Of course, this ambiguity is not new. The securitization of the global economic network dates back decades, with the United States using the following tools: Weaponizing the dollar It includes not only trade sanctions but also the use of capital for geopolitical gain. China’s past economic coercion of Australia and Vietnam is simply a borrowed play by another team.
Of course, as in past centuries, much of this competition is enabled by, and pursued because of, technological advances. US move towards shutting down TikTok – ended by law Building up the military capabilities of Ukraine, Taiwan, and Israel is the latest reminder that capital costs money too, especially if it’s the wrong kind of foreign capital.
Second, technologies that disrupt the status quo bring to the forefront the role, responsibility, and allegiance of the private entities behind that disruption. Contrary to the standard practice of treating military and civilian applications of technology as separate discussions, we have seen the two become even more blurred.
One year later, the Ukraine war is no longer ‘remote’ for Southeast Asia
For example, Russia’s war against Ukraine prompted unprecedented support for Kiev from Microsoft, Google, Amazon, Clearview AI, and others. However, it also led to questions about how the private sector could be drawn in as a participant in ongoing hostilities, potentially invoking obligations to: IInternational humanitarian law.
Elon Musk He appears to have been aware of this dilemma when, despite providing coverage to Ukraine early in the war, he declined Ukraine’s request to activate Starlink in Crimea for fear of contributing to escalating the conflict. is.
On April 1, the evening launch of a SpaceX Falcon 9 rocket carrying 22 Starlink satellites into low Earth orbit from Space Launch Complex 4 East (SLC-4E) at Vandenberg Space Force Base marked the Seen over the Pacific Ocean from Encinitas, California.Photo: Reuters
The bigger question for third countries that rely heavily on Big Tech for their digital transformation agendas is how to decide whether to partner with private companies in the face of rising geopolitical tensions, especially when there is not a clear ideological alignment. It’s up to you to survive. By developing business in Ukraine, PalantirCEO Alex Karp advances his company’s “defending the West” opportunity and doubles down on his position that employees should “stand with the West and make it a better place.” I let it happen.
In Southeast Asia, Palantir’s platform is exclusively resold in Malaysia, Singapore, and Vietnam by Hanoi-based FTP Software. Other companies may be less overt about their positions, but profit calculations are not necessarily politically influenced, even when operating internationally under different forms of governance. It does not mean. The benefits actually seem to have a patriotic patina to them.
Third, existing policy discussions in Southeast Asia do not sufficiently take these cross-cutting changes into account.
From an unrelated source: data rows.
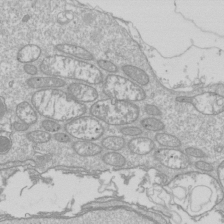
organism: Drosophila
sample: Cell division; meiosis; drosophila spermatocytes
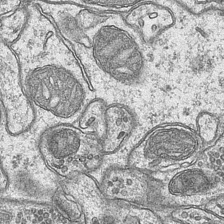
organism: Mouse
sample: CA1 Hippocampus
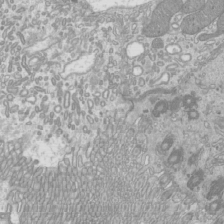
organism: Mouse
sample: Cilia; mouse epididymis
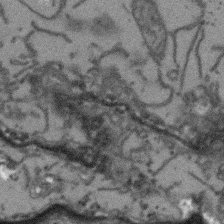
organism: Arabidopsis thaliana
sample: Root tip
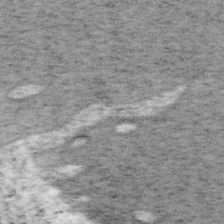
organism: Mouse
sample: OT-I killer T cells with ID8 ovarian cancer cells
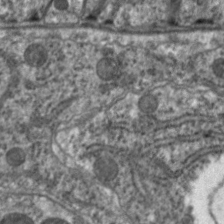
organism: C. elegans
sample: Pharynx
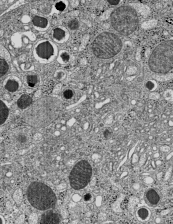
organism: C57BL Mouse
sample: Pancreatic islet
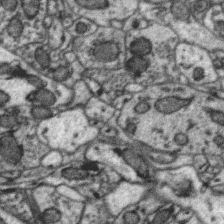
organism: Zebra finch
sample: Brain
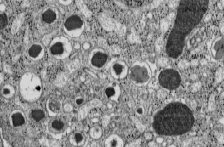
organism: C57BL Mouse
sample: Pancreatic islet
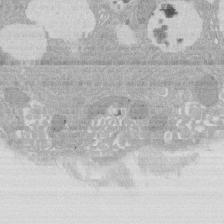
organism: Rat
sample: Salivary granule
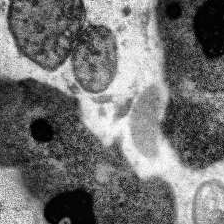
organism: Human
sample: Temporal Lobe
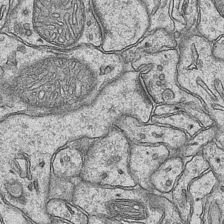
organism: Mouse
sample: CA1 Hippocampus
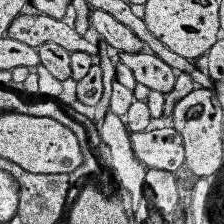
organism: Human
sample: Temporal Lobe
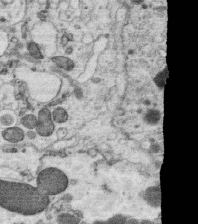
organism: C. elegans
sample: C. elegans oocyte; sperm cells
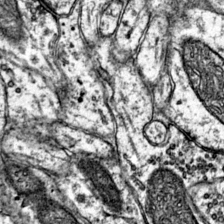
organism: Mouse
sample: Primary visual cortex
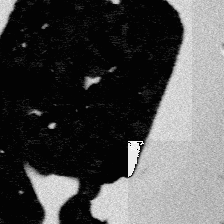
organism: Platynereis dumerilii
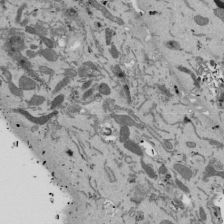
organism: Mouse
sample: ED-1 cell nuclei; centrioles
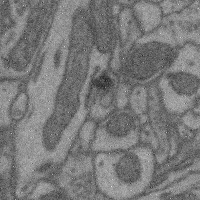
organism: Mouse
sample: Cerebral cortex
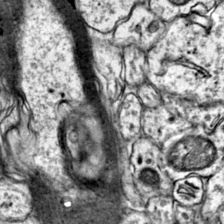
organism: Mouse
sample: Primary visual cortex
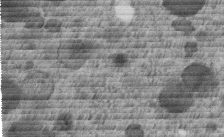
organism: C. elegans
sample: C. elegans embryo early stage
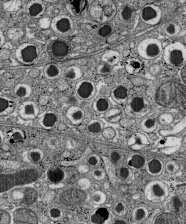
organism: C57BL Mouse
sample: Pancreatic islet
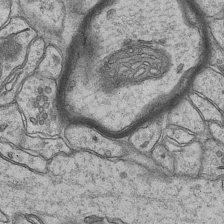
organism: Mouse
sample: CA1 Hippocampus
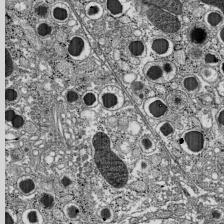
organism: C57BL Mouse
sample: Pancreatic islet
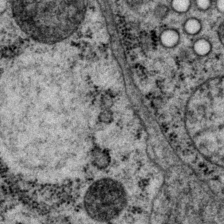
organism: P. pacificus
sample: Pharynx
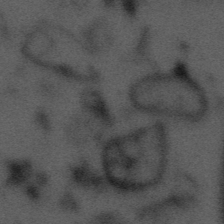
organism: Tuwongella immobilis
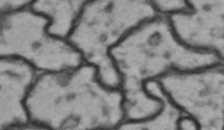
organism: Drosophila
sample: Brain
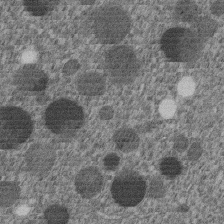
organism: C. elegans
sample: C. elegans embryo early stage
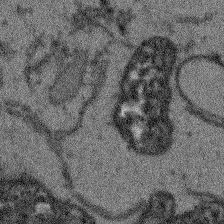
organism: Arabidopsis thaliana
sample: Root tip
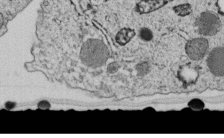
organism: C. elegans
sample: C. elegans embryo early stage
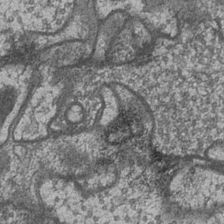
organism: Drosophila
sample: Optic medulla
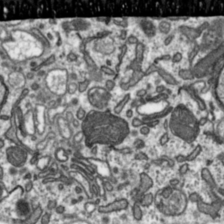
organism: Toxoplasma gondii
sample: Parasites in a vacuole inside a host cell
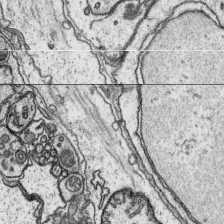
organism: Platynereis dumerilii
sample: Parapodia
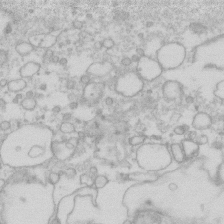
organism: Human
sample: Fibroblast cells
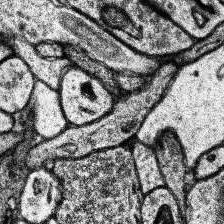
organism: Human
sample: Temporal Lobe
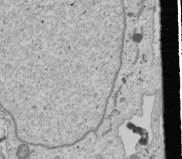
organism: Human
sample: Mitochondria in U2OS cells
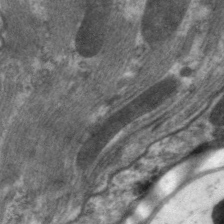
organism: C. elegans
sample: Pharynx
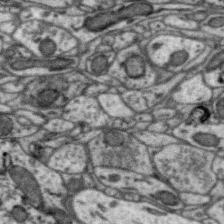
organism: Zebra finch
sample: Brain
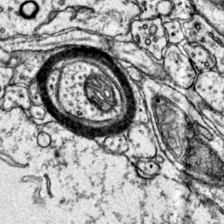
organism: Mouse
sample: Primary visual cortex
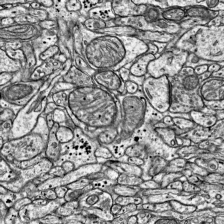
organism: Mouse
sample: Visual Cortex
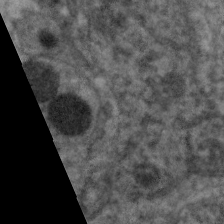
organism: C. elegans
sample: Pharynx
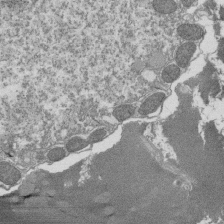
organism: Tetrahymena
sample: Cilia in tetrahymena
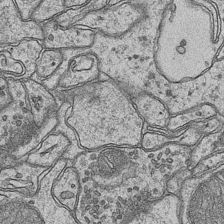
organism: Mouse
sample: CA1 Hippocampus
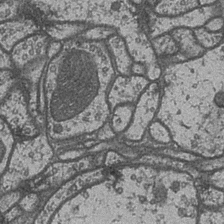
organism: Drosophila
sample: Optic medulla
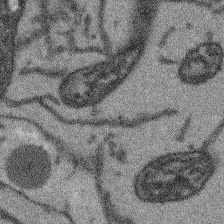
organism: Arabidopsis thaliana
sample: Root tip
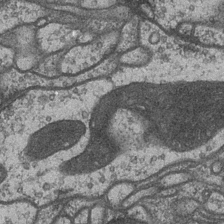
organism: Drosophila
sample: Optic medulla
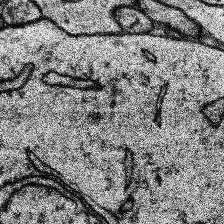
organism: Human
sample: Temporal Lobe
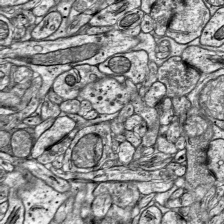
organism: Mouse
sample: Visual Cortex
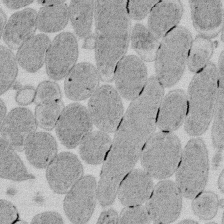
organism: E. coli
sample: Bacterial nucleoid
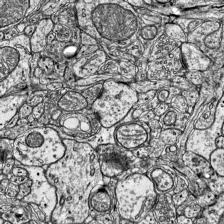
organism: Mouse
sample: Visual Cortex
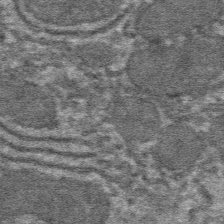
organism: Mouse
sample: Mouse hepatocytes
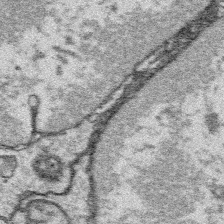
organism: Platynereis dumerilii
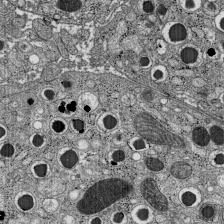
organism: C57BL Mouse
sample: Pancreatic islet
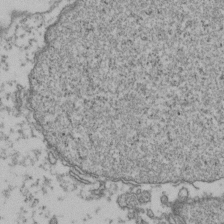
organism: Human
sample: Activated Jurkat CD4+ T cells
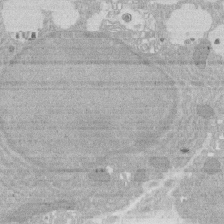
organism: Rat
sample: Salivary granule
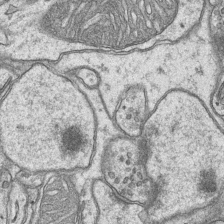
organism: Mouse
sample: CA1 Hippocampus
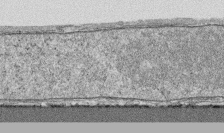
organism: Human
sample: CRL-1474
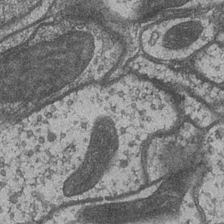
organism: Drosophila
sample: Optic medulla
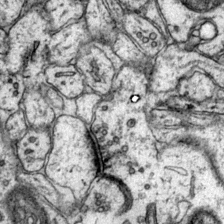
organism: Mouse
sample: Primary visual cortex
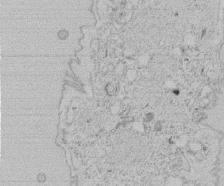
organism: Tetrahymena
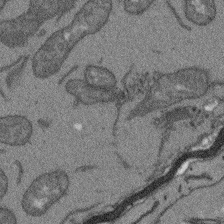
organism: Arabidopsis thaliana
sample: Root tip
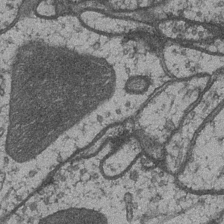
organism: Drosophila
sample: Optic medulla
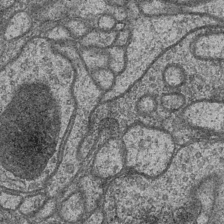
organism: Drosophila
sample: Optic medulla
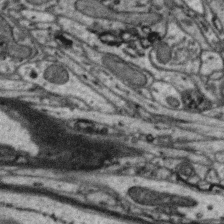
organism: Zebra finch
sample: Brain
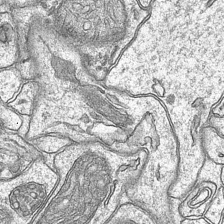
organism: Mouse
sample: CA1 Hippocampus
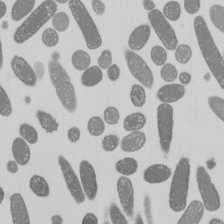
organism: E. coli
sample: Bacterial nucleoid
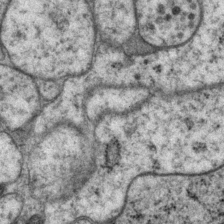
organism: P. pacificus
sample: Pharynx
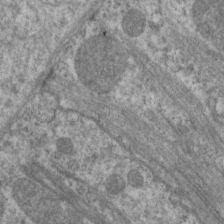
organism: C. elegans
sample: Pharynx
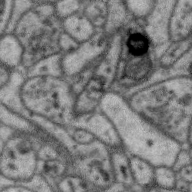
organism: Zebra finch
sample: Brain
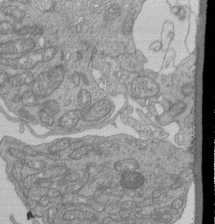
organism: Human
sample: Retinal organoid Rod and Cone cells
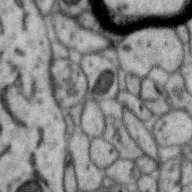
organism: Zebra finch
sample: Brain
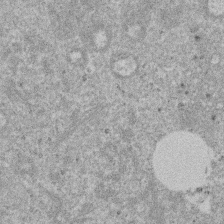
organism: Mouse
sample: Dividing mouse embryo 1 cell stage
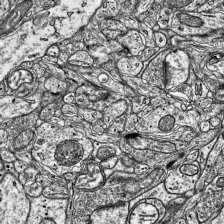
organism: Mouse
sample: Visual Cortex
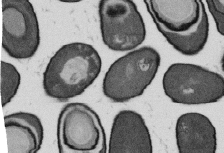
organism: B. subtilis
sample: Bacterial spore
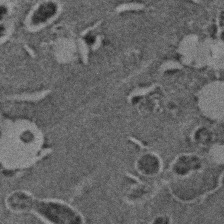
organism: C. elegans
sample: C. elegans embryo
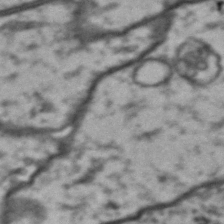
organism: Drosophila
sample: Brain
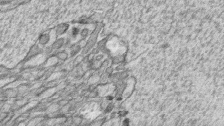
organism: Zebrafish
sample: synaptic ribbons in rod cells and cone cells
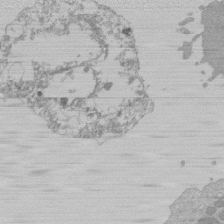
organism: Mouse
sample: Activated Pmel transgenic CD8+ T Cells
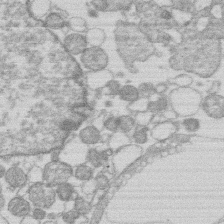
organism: Human
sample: Macrophage cells
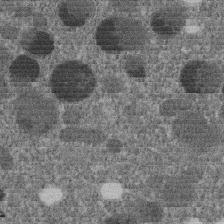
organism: C. elegans
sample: C. elegans embryo early stage
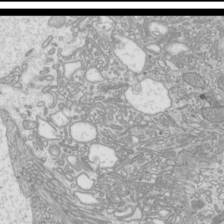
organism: Mouse
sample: Cilia; mouse epididymis
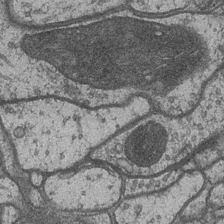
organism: Drosophila
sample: Optic medulla
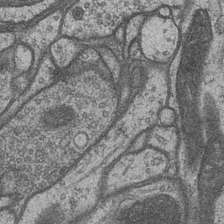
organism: Drosophila
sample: Optic medulla
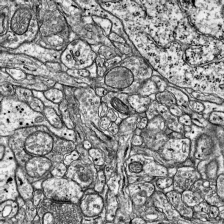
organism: Mouse
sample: Visual Cortex
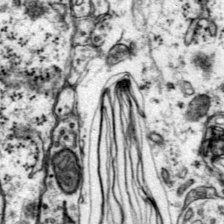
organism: Mouse
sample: Primary visual cortex
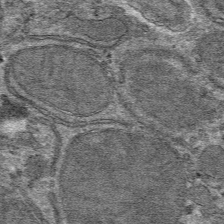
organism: Mouse
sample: Mouse hepatocytes
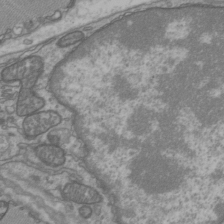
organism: C57BL Mouse
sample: Heart
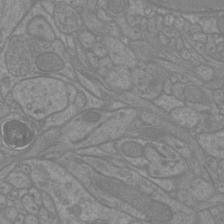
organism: Mouse
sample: Cortical neurons
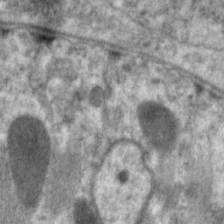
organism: C. elegans
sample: Pharynx
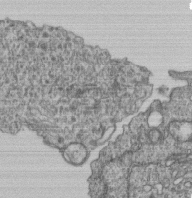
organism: Human
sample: Retinal organoid Rod and Cone cells
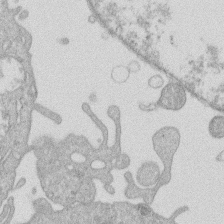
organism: Human
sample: Macrophage cells
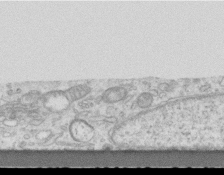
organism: Mouse
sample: Centriole in ependymal cells
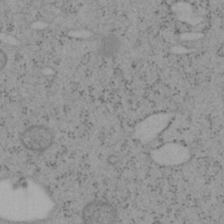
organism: Mouse
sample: OT-I killer T cells with ID8 ovarian cancer cells
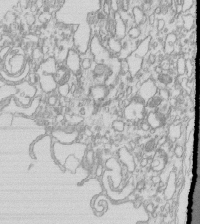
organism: Mouse
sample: Macrophages
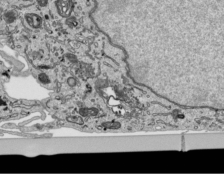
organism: Human
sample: Mitochondria in HCT116 cells
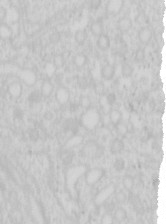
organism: Mouse
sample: Pancreas
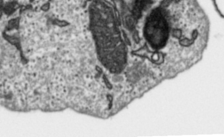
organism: Toxoplasma gondii
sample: Parasites in a vacuole inside a host cell
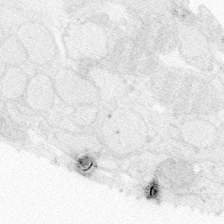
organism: Zebrafish
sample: Whole-Brain
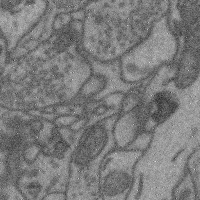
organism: Mouse
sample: Cerebral cortex
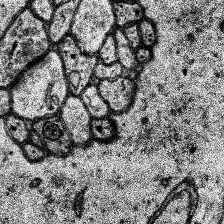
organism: Human
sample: Temporal Lobe
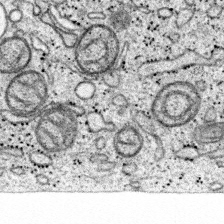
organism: Human
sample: HeLa cells
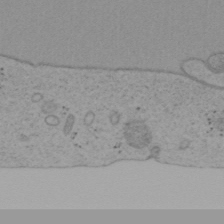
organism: Human
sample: HeLa cells
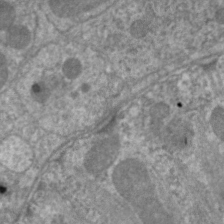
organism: C. elegans
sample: Pharynx
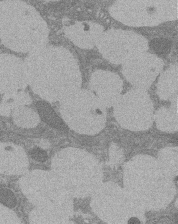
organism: Rat
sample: Salivary granule
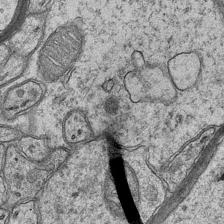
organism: Mouse
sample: CA1 Hippocampus
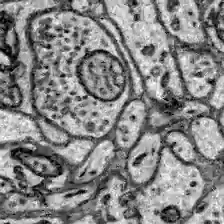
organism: Zebrafish
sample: Brain
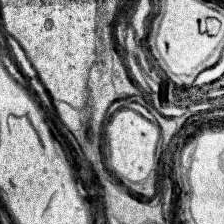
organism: Human
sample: Temporal Lobe
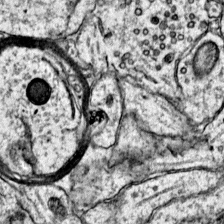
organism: Mouse
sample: Primary visual cortex
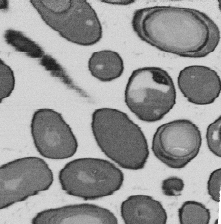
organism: B. subtilis
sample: Bacterial spore
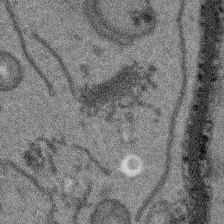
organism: Arabidopsis thaliana
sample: Root tip
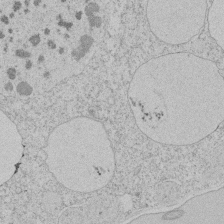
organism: Tetrahymena
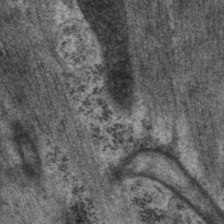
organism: P. pacificus
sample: Pharynx
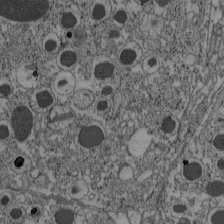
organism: C57BL Mouse
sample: Pancreatic islet
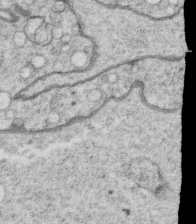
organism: C. elegans
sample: C. elegans oocyte; sperm cells
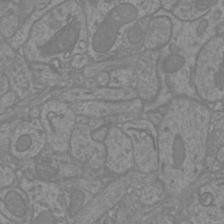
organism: Mouse
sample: Cortical neurons
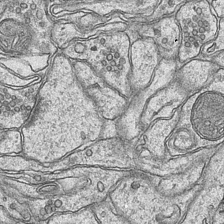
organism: Mouse
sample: CA1 Hippocampus
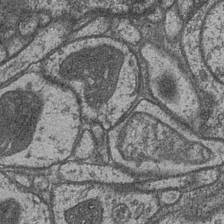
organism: Drosophila
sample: Optic medulla
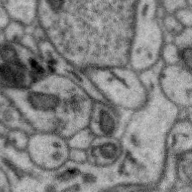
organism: Zebra finch
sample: Brain
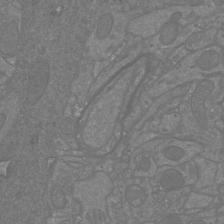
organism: Mouse
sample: Cortical neurons
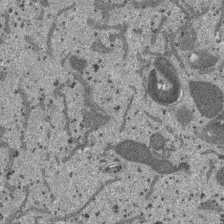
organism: Human
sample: Lung epithelial cells infected with SARS-CoV-2
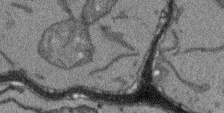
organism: Arabidopsis thaliana
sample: Root tip
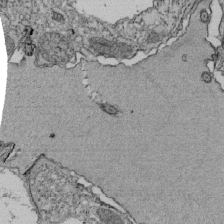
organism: Tetrahymena
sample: Cilia in tetrahymena
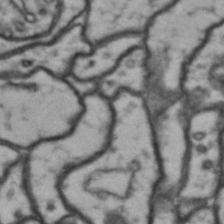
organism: Drosophila
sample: Brain
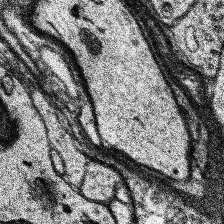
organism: Human
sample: Temporal Lobe
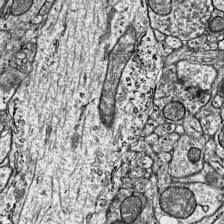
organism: Mouse
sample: Visual Cortex
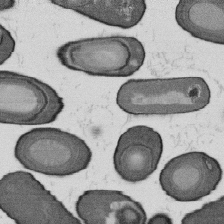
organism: B. subtilis
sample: Bacterial spore
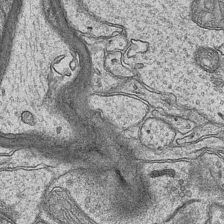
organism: Mouse
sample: CA1 Hippocampus
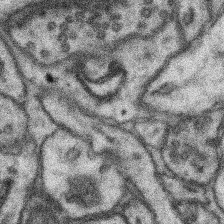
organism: Mouse
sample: Somatosensory cortex neuropil
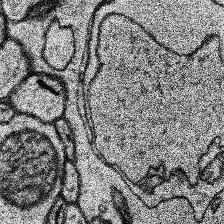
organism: Human
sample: Temporal Lobe
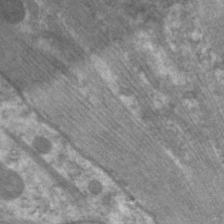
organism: C. elegans
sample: Pharynx
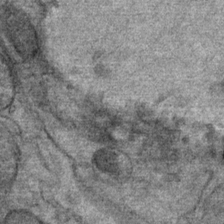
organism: Mouse
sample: Mouse Salivary gland
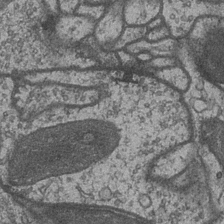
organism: Drosophila
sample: Optic medulla
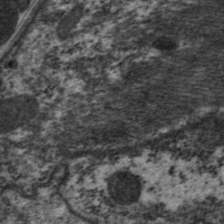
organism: C. elegans
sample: Pharynx
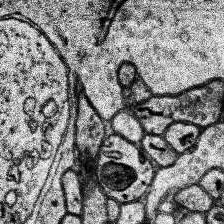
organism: Human
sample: Temporal Lobe
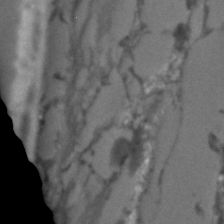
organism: C. elegans
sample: C. elegans embryo
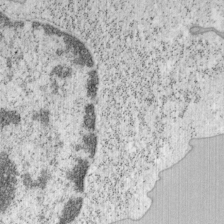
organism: Mouse
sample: OT-I killer T cells with ID8 ovarian cancer cells
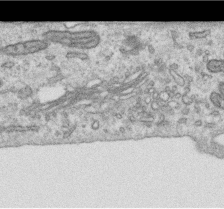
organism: Human
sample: Centriole in RPE cells
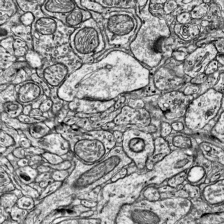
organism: Mouse
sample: Visual Cortex
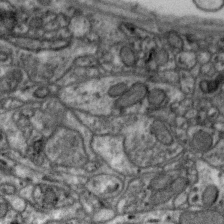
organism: Zebra finch
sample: Brain
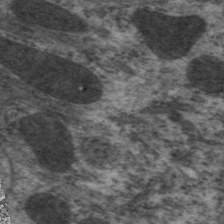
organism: C. elegans
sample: Pharynx
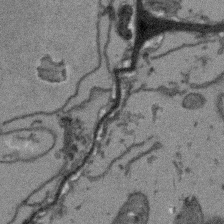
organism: Arabidopsis thaliana
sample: Root tip
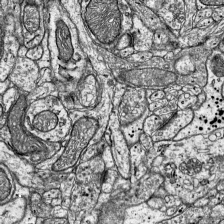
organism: Mouse
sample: Visual Cortex
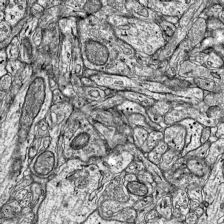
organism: Mouse
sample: Visual Cortex

Governments in the region appear determined to increase the scope for economic adjustment as a means of strengthening international institutions. This is partly inevitable, as the region is entangled in the global trading system. They must adapt to external changes while maintaining their autonomy.
Southeast Asia’s pursuit of digital technology must go beyond economics
A focus on economic measures also allows countries to pursue their domestic agendas and avoid sensitive political and security issues with larger neighbors. Stakeholders in Southeast Asia have therefore chosen to treat access to significant mineral resources and integrated circuits through large-scale power as an opportunity to exploit in the short term. A polarized strategic environment In the long run.
Similarly, despite surrounding geopolitical pressures; submarine communication cable Although cable has an increasingly strong presence, as evidenced by changes in ownership structures, routing decisions, and the imposition of national security agreements primarily on commercial negotiations, discussions in Southeast Asia continue to focus on these It is tied to the commercial benefits of cable and improved connectivity.
Undersea cables transmit data between continents and serve as the backbone of the global Internet.Photo: Shutterstock
As a grouping, member countries are Association of Southeast Asian Nations (ASEAN) is also hampered by an institutional structure that divides issues into political-security, economic and socio-cultural buckets. It is the ASEAN Economic Community that is driving the digitalization agenda, as technology is primarily seen as a means of growth and development.
However, avoidance strategies are not sustainable, and ASEAN has now realized that the long game in international affairs is always about setting rules, standards, and agendas, not just facilitating the movement of goods, services, and data. We should recognize that.
If ASEAN fails to address cross-cutting challenges as it develops, the organization’s political-security, economic and socio-cultural communities risk exacerbating its own tripartite problems of currency, centrality and relevance. It will be.
The strategic picture will become even more uncertain in the coming quarters of this year. Creeping and virulent nationalism is casting a shadow over the rest of the world’s major election calendars. Technological innovation will continue to disrupt economic space and at the same time erode the traditional boundaries between war and peace.
in the end, false information It’s already a serious business. Dual-use codes can facilitate both commerce and disputes, sometimes simultaneously. It is time for Southeast Asian stakeholders to connect these increasingly converging dots.
Elina Noor is a senior fellow in the Asia Program at the Carnegie Endowment for International Peace.